» **Work item**
From start to finish, set down the entries below exactly, leaving out the pictures.

══ Records to use ══

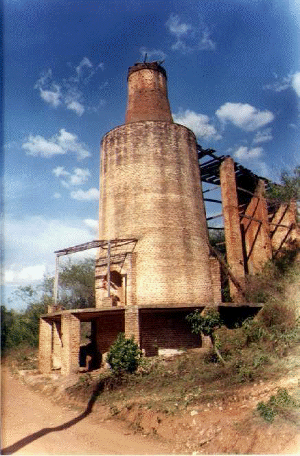 Limekiln or quicklime kiln (calcium oxide), Farias Brito City, Ceará, Brazil.
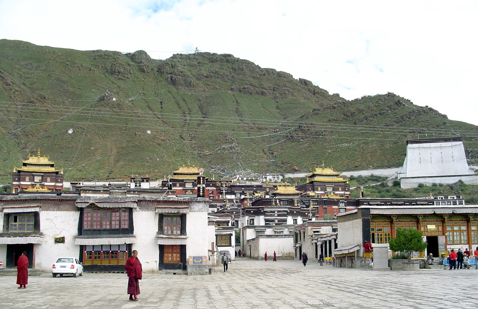 Монастырь ТашилумпоМонастырь Ташилумпо в Шигатсе, Тибет
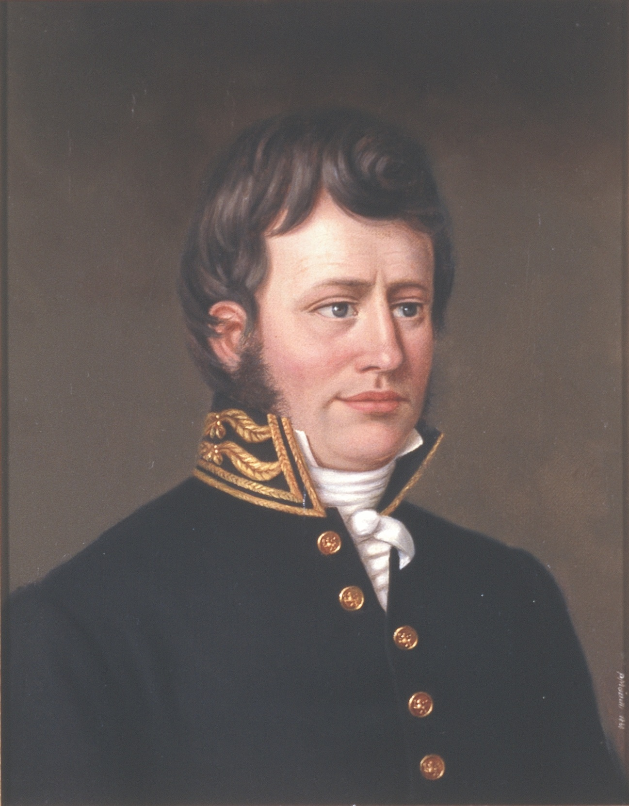 Sort stiftsoverrettsassesoruniform m/løveknapper, stiv oppstående krave m/gullsnorar og bladranker, oppstående hvit flipp, halsbind og sløyfe.
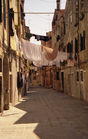 Strada, Venezia, Italia
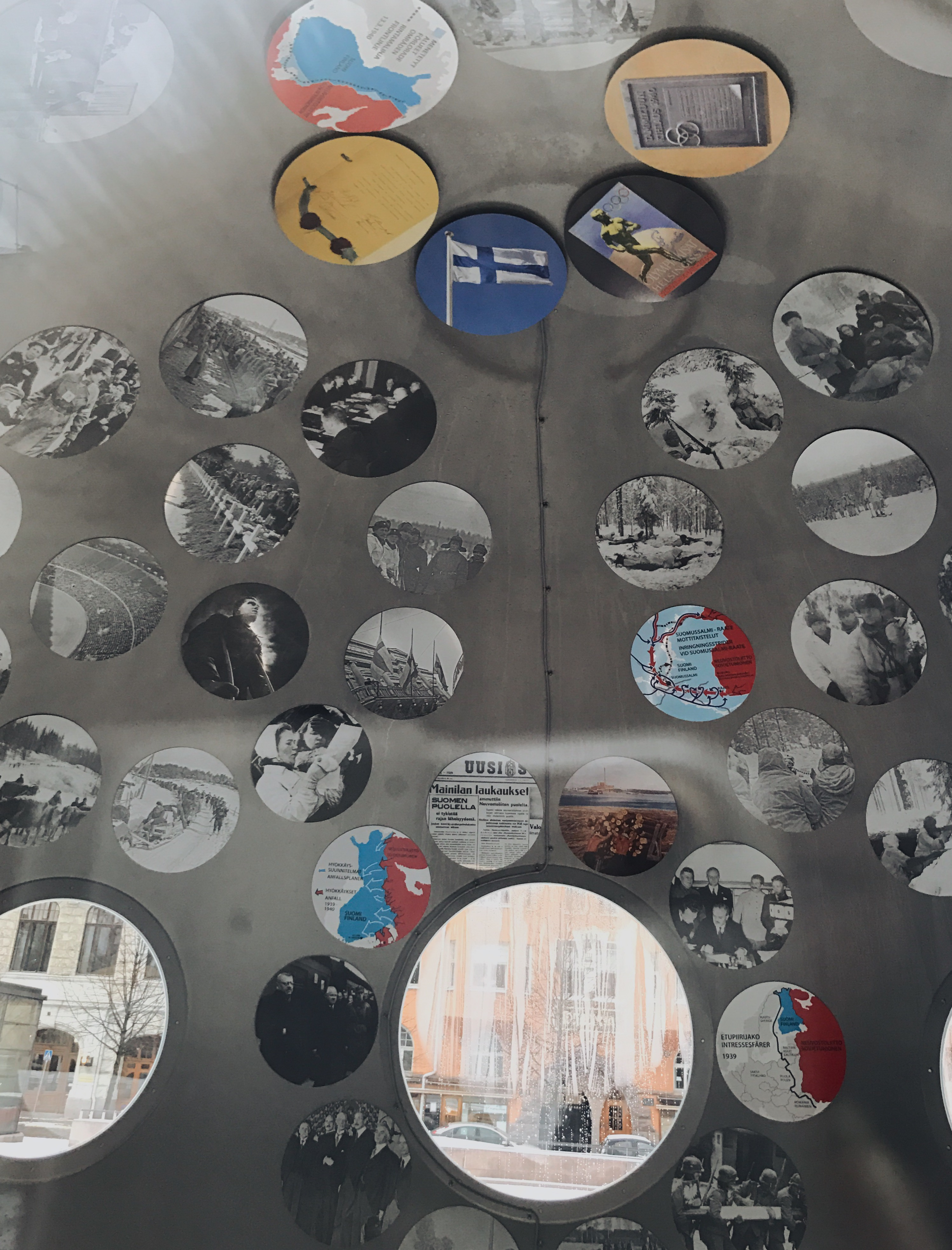 Inuti minnesmärkets klot

═══

» **Task output**
 Limekiln or quicklime kiln (calcium oxide), Farias Brito City, Ceará, Brazil.
 Монастырь ТашилумпоМонастырь Ташилумпо в Шигатсе, Тибет
 Sort stiftsoverrettsassesoruniform m/løveknapper, stiv oppstående krave m/gullsnorar og bladranker, oppstående hvit flipp, halsbind og sløyfe.
 Strada, Venezia, Italia
 Inuti minnesmärkets klot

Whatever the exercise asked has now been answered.